## [To do]
With the pictures left out, print exactly the lines below that run from the one containing "Plaque commémorative de" through the one containing "fra nordøst".

======== Data for the task ========

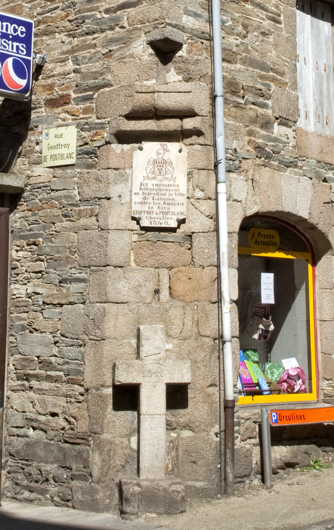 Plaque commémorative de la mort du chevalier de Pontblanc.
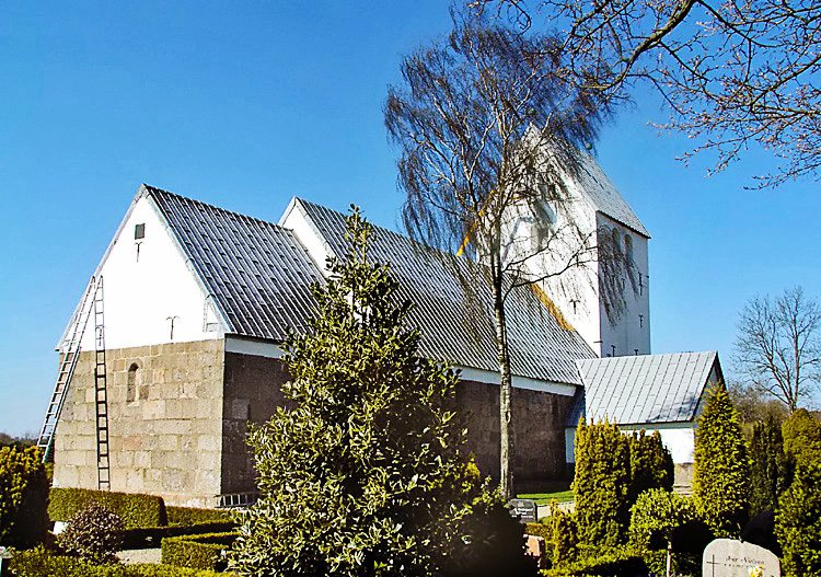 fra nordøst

========
======== Data for the task ========

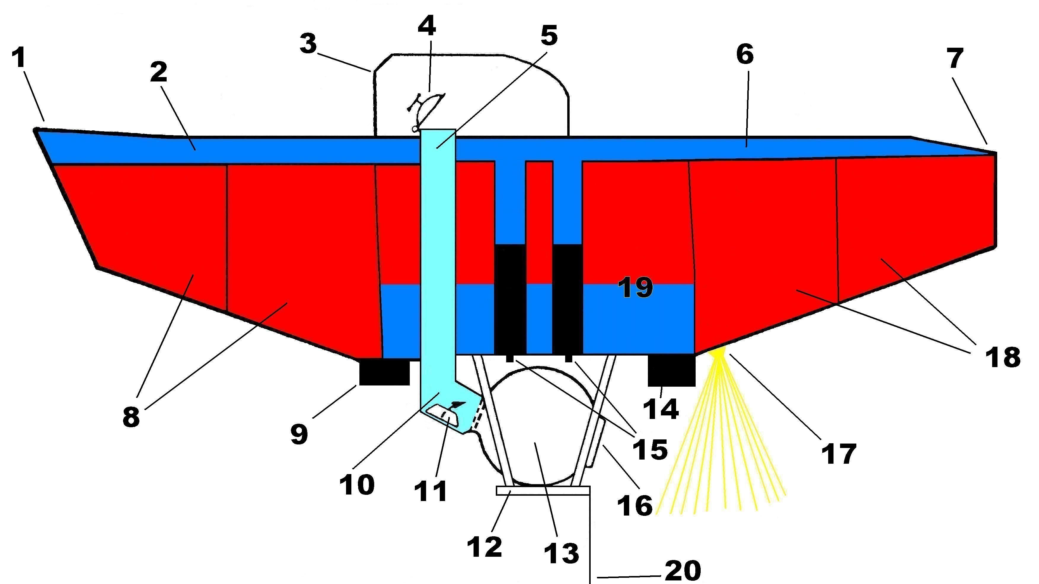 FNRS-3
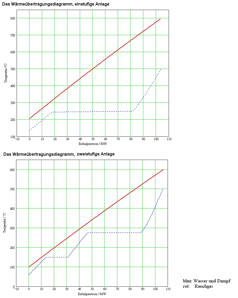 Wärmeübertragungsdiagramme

========

## [Your response]
 Plaque commémorative de la mort du chevalier de Pontblanc.
 fra nordøst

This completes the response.